Et si vous vous passionnez pour cette fête, un film sur la Saint-Vernier à Vuillafans est encore disponible sur Viméo. Une tradition qui avait failli disparaître. En 1979, au moment du renouveau de la vigne à Vuillafans grâce à l’association Ruranim, la fête a repris de la vigueur. Yves Messmer, féru d’histoire locale, a même participé à la création d’un répertoire de chansons typiques de la vallée pour la chorale Saint-Vernier.
DES CHANTS DE LA VALLEE
Aujourd’hui encore des messes font parties intégrantes des fêtes des failles ou de la Saint-Vernier.
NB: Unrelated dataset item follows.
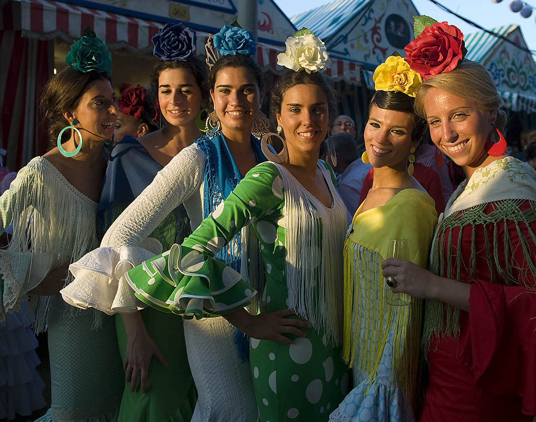 Feria de abril 2011, Sevilla
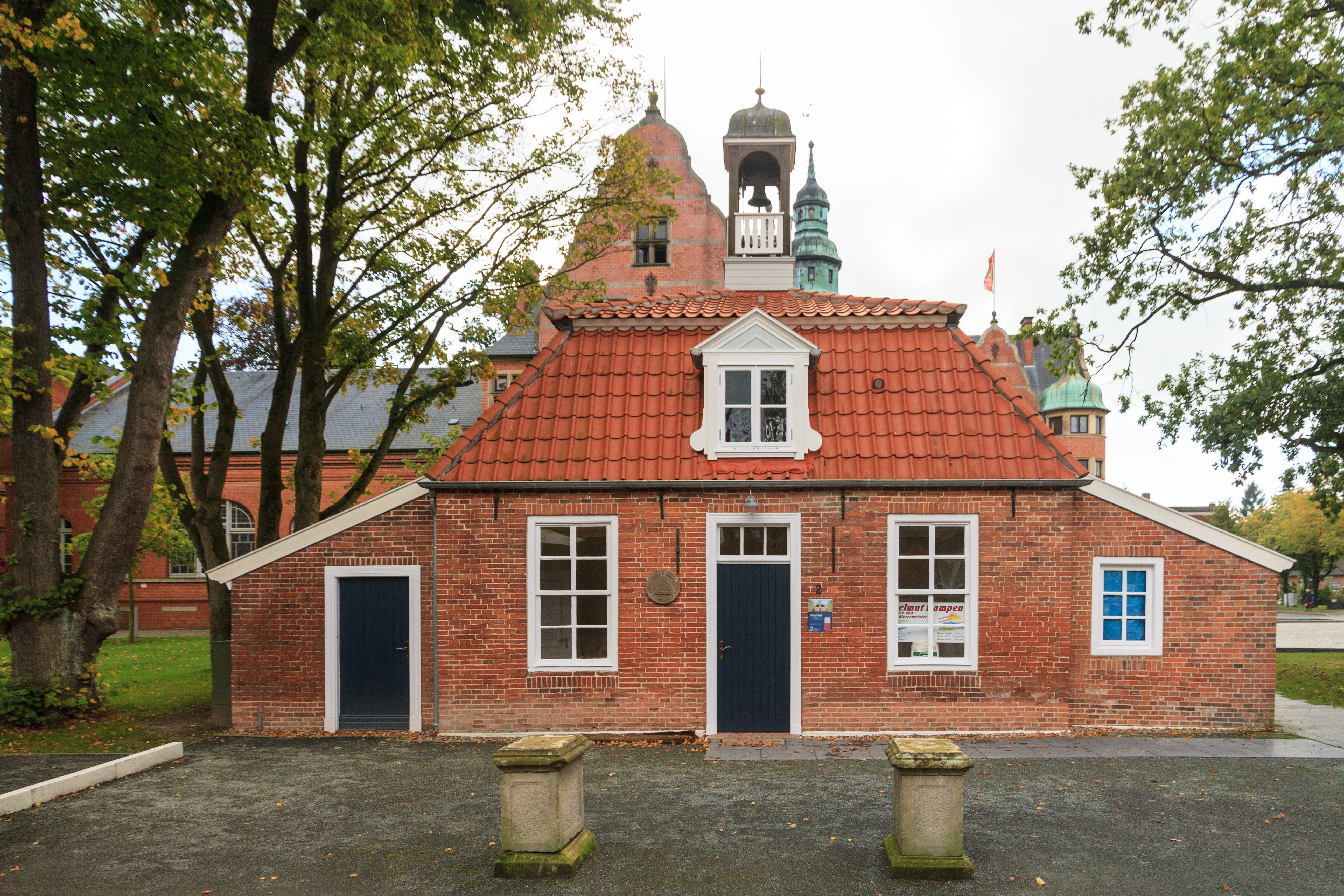 Das Pingelhus wurde um 1800 im Zuge des Hafenbaus von der Treckfahrtgesellschaft erbaut. Es wurde seinerzeit als zweigeschossiges Gebäude für den Hafenwärter und als Speditionsgebäude gebaut. Als der Hafen 1934 in diesem Bereich zugeschüttet wurde, ist das untere Stockwerk mit verschüttet worden. Der Name Pingelhus kommt von dem ostfriesischen pingeln (läuten), das immer ertönte, wenn das Fahrgastschiff nach Emden ablegte. Seit 1959 wird das Gebäude vom Heimatverein Aurich genutzt. Das Gebäude wurde wahrscheinlich von Conrad Bernd Meyer entworfen.

La chorale reprend ces chants populaires.
Vignes de ma vallée Au soleil de Septembre,
Vignes de ma vallée Venues du fond des âges,
Bercent la grappe d’ambre Quand s’achève l’été,
Ourlées de buis sauvages, Parfois de houx bronzés,
Ourlées de buis sauvages, parfois de houx bronzés
Mais, d’ici quelques années, qui connaîtra encore ces chants ? Chorale et confrérie sont animées par des personnes aux cheveux grisonnants. L’un des piliers de la confrérie, Alain Verdenet, le reconnaît, la fête de la Saint-Vernier s’étiole. Ce dimanche 26 janvier, une centaine de personnes devraient participer au défilé dans les rues de Montgesoye avant la messe. Un vin d’honneur et un repas sont prévus. Faut-il réinventer cette tradition au risque de trahir son cérémonial ? Est-ce le seul moyen d’assurer sa pérennité ? Faut-il faire vivre les traditions ? Ce sont les habitants de la vallée de la Loue qui ont les réponses.